Stored items:
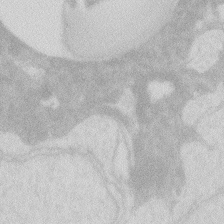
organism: Zebrafish
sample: Macrophage
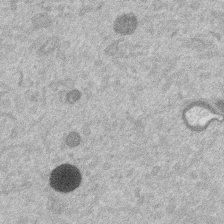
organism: Mouse
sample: Dividing mouse embryo 1 cell stage
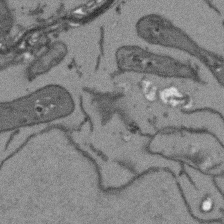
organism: Arabidopsis thaliana
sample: Root tip
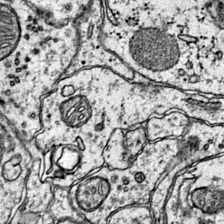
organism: Mouse
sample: Primary visual cortex
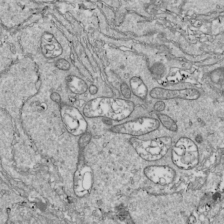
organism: Drosophila
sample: Cell division; meiosis; drosophila spermatocytes
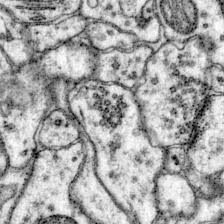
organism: Mouse
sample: Primary visual cortex
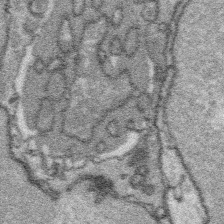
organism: Platynereis dumerilii
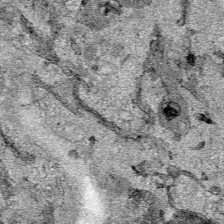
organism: Human
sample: Mitochondria in HCT116 cells
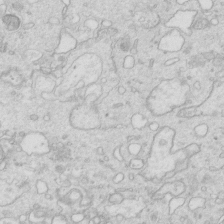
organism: Mouse
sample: Multiciliated cells
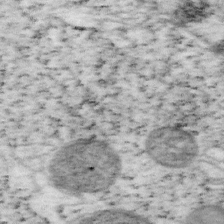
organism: Mouse
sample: OT-I killer T cells with ID8 ovarian cancer cells
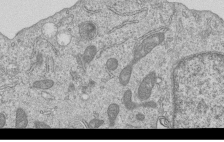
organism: Human
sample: MDA-MB-231 cells
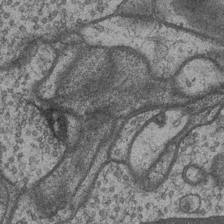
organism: Drosophila
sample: Optic medulla
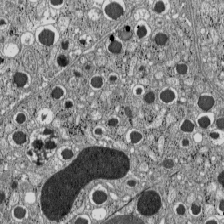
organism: C57BL Mouse
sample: Pancreatic islet
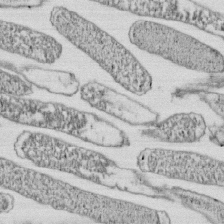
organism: E. coli
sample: Bacterial nucleoid
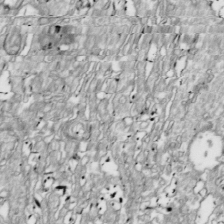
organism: Drosophila
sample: Cell division; meiosis; drosophila spermatocytes
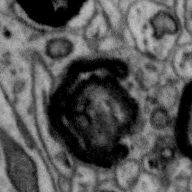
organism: Zebra finch
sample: Brain
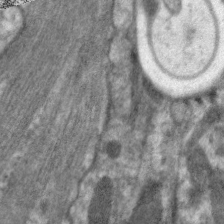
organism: C. elegans
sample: Pharynx
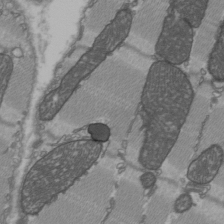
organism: C57BL Mouse
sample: Heart
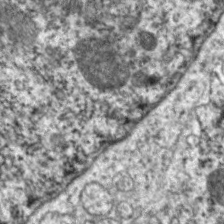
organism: C. elegans
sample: Pharynx
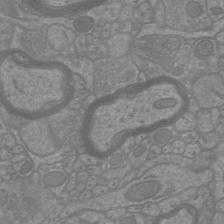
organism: Mouse
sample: Cortical neurons
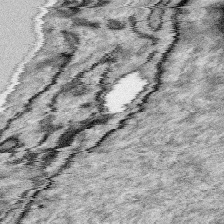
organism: Human
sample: HeLa cells
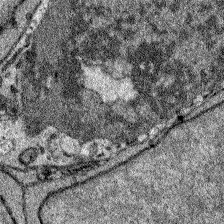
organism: Zebrafish
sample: Larval olfactory bulb
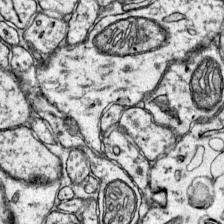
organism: Mouse
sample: Primary visual cortex
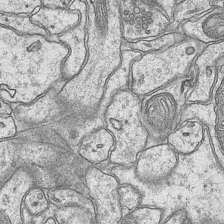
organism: Mouse
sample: CA1 Hippocampus
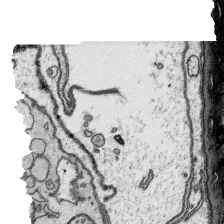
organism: Platynereis dumerilii
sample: Parapodia
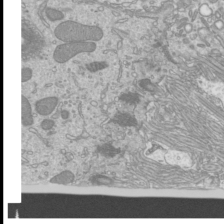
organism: Mouse
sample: Cilia; mouse epididymis
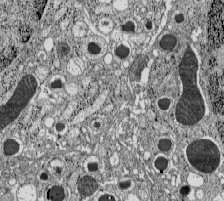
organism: C57BL Mouse
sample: Pancreatic islet
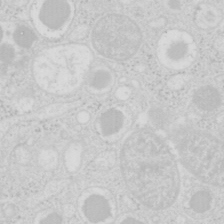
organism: Mouse
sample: Pancreas
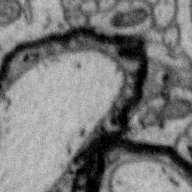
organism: Zebra finch
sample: Brain
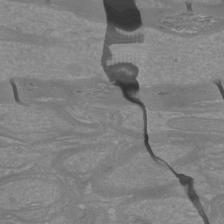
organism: Mouse
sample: Cortical neurons
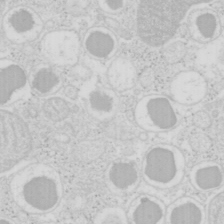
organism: Mouse
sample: Pancreas
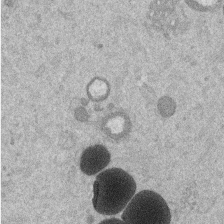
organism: Mouse
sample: Dividing mouse embryo 1 cell stage
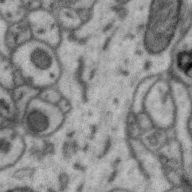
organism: Zebra finch
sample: Brain
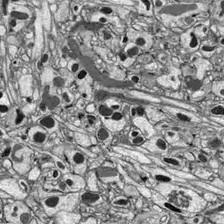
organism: Drosophila
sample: Optic lobe
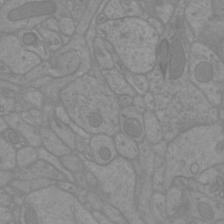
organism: Mouse
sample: Cortical neurons
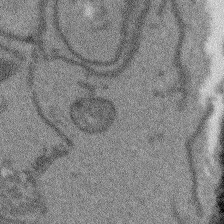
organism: Arabidopsis thaliana
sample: Root tip
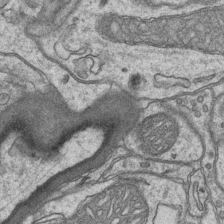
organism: Mouse
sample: CA1 Hippocampus
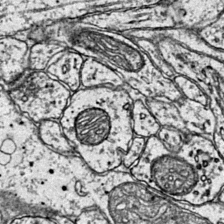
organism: Mouse
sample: Primary visual cortex
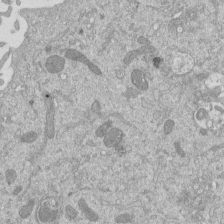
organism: Mouse
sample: ED-1 cell nuclei; centrioles
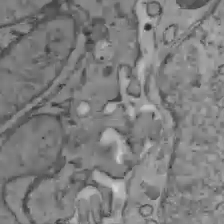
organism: C57BL Mouse
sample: Liver
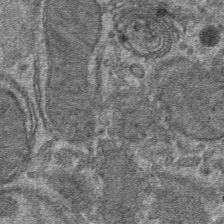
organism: Mouse
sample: Mouse hepatocytes
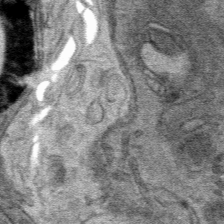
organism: Mouse
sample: Mouse hepatocytes
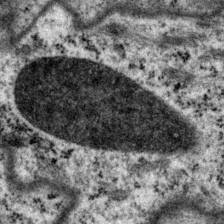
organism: P. pacificus
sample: Pharynx
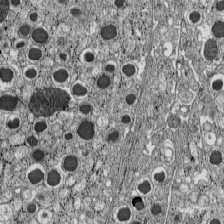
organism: C57BL Mouse
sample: Pancreatic islet
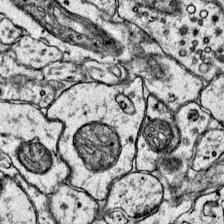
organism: Mouse
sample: Primary visual cortex
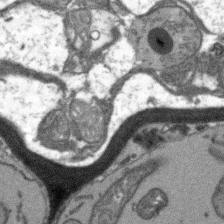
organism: Arabidopsis thaliana
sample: Root tip
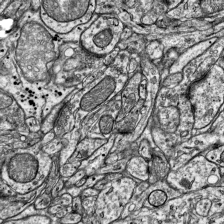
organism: Mouse
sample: Visual Cortex
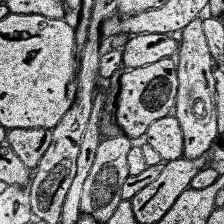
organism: Human
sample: Temporal Lobe
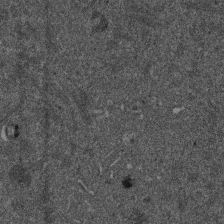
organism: Mouse
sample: Dividing mouse embryo 1 cell stage
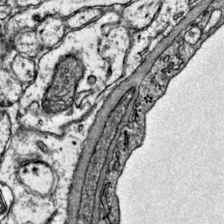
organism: Mouse
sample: Primary visual cortex
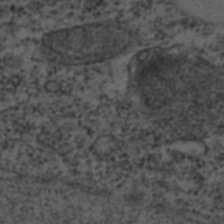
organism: C. elegans
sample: C. elegans embryo
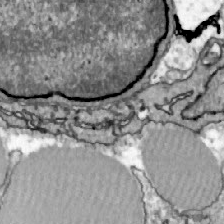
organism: Zebrafish
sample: Actinotrichia fibers
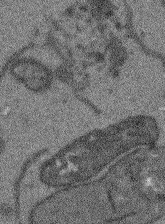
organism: Arabidopsis thaliana
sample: Root tip
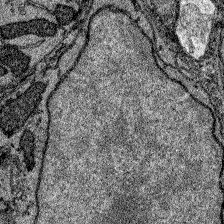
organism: Zebrafish
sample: Larval olfactory bulb
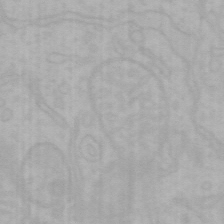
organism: Mouse
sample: Choroid plexus
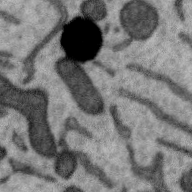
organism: Zebra finch
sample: Brain
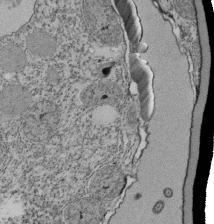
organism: Tetrahymena
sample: Cilia in tetrahymena
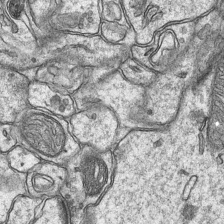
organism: Mouse
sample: CA1 Hippocampus
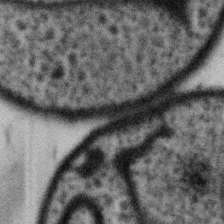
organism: Gemmata obscuriglobus
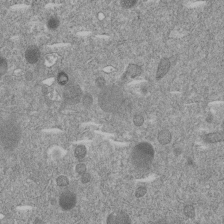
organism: C. elegans
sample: C. elegans embryo early stage
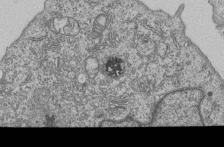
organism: Human
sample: MDA-MB-231 cells
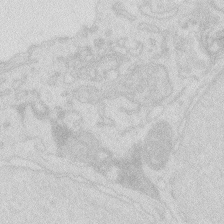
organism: Zebrafish
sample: Macrophage
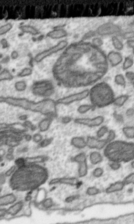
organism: Toxoplasma gondii
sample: Parasites in a vacuole inside a host cell
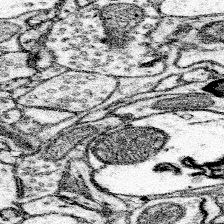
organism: Mouse
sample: Somatosensory cortex neuropil
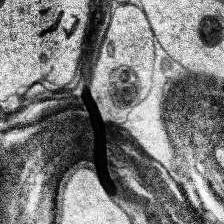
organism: Human
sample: Temporal Lobe
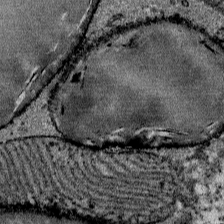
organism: Mouse
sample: Mouse Salivary gland

## [Description of the task]
Transcribe every line of the records exactly. Pictures do not belong in the copy.

## [Output of the exercise]
organism: Zebrafish
sample: Macrophage
organism: Mouse
sample: Dividing mouse embryo 1 cell stage
organism: Arabidopsis thaliana
sample: Root tip
organism: Mouse
sample: Primary visual cortex
organism: Drosophila
sample: Cell division; meiosis; drosophila spermatocytes
organism: Mouse
sample: Primary visual cortex
organism: Platynereis dumerilii
organism: Human
sample: Mitochondria in HCT116 cells
organism: Mouse
sample: Multiciliated cells
organism: Mouse
sample: OT-I killer T cells with ID8 ovarian cancer cells
organism: Human
sample: MDA-MB-231 cells
organism: Drosophila
sample: Optic medulla
organism: C57BL Mouse
sample: Pancreatic islet
organism: E. coli
sample: Bacterial nucleoid
organism: Drosophila
sample: Cell division; meiosis; drosophila spermatocytes
organism: Zebra finch
sample: Brain
organism: C. elegans
sample: Pharynx
organism: C57BL Mouse
sample: Heart
organism: C. elegans
sample: Pharynx
organism: Mouse
sample: Cortical neurons
organism: Human
sample: HeLa cells
organism: Zebrafish
sample: Larval olfactory bulb
organism: Mouse
sample: Primary visual cortex
organism: Mouse
sample: CA1 Hippocampus
organism: Platynereis dumerilii
sample: Parapodia
organism: Mouse
sample: Cilia; mouse epididymis
organism: C57BL Mouse
sample: Pancreatic islet
organism: Mouse
sample: Pancreas
organism: Zebra finch
sample: Brain
organism: Mouse
sample: Cortical neurons
organism: Mouse
sample: Pancreas
organism: Mouse
sample: Dividing mouse embryo 1 cell stage
organism: Zebra finch
sample: Brain
organism: Drosophila
sample: Optic lobe
organism: Mouse
sample: Cortical neurons
organism: Arabidopsis thaliana
sample: Root tip
organism: Mouse
sample: CA1 Hippocampus
organism: Mouse
sample: Primary visual cortex
organism: Mouse
sample: ED-1 cell nuclei; centrioles
organism: C57BL Mouse
sample: Liver
organism: Mouse
sample: Mouse hepatocytes
organism: Mouse
sample: Mouse hepatocytes
organism: P. pacificus
sample: Pharynx
organism: C57BL Mouse
sample: Pancreatic islet
organism: Mouse
sample: Primary visual cortex
organism: Arabidopsis thaliana
sample: Root tip
organism: Mouse
sample: Visual Cortex
organism: Human
sample: Temporal Lobe
organism: Mouse
sample: Dividing mouse embryo 1 cell stage
organism: Mouse
sample: Primary visual cortex
organism: C. elegans
sample: C. elegans embryo
organism: Zebrafish
sample: Actinotrichia fibers
organism: Arabidopsis thaliana
sample: Root tip
organism: Zebrafish
sample: Larval olfactory bulb
organism: Mouse
sample: Choroid plexus
organism: Zebra finch
sample: Brain
organism: Tetrahymena
sample: Cilia in tetrahymena
organism: Mouse
sample: CA1 Hippocampus
organism: Gemmata obscuriglobus
organism: C. elegans
sample: C. elegans embryo early stage
organism: Human
sample: MDA-MB-231 cells
organism: Zebrafish
sample: Macrophage
organism: Toxoplasma gondii
sample: Parasites in a vacuole inside a host cell
organism: Mouse
sample: Somatosensory cortex neuropil
organism: Human
sample: Temporal Lobe
organism: Mouse
sample: Mouse Salivary gland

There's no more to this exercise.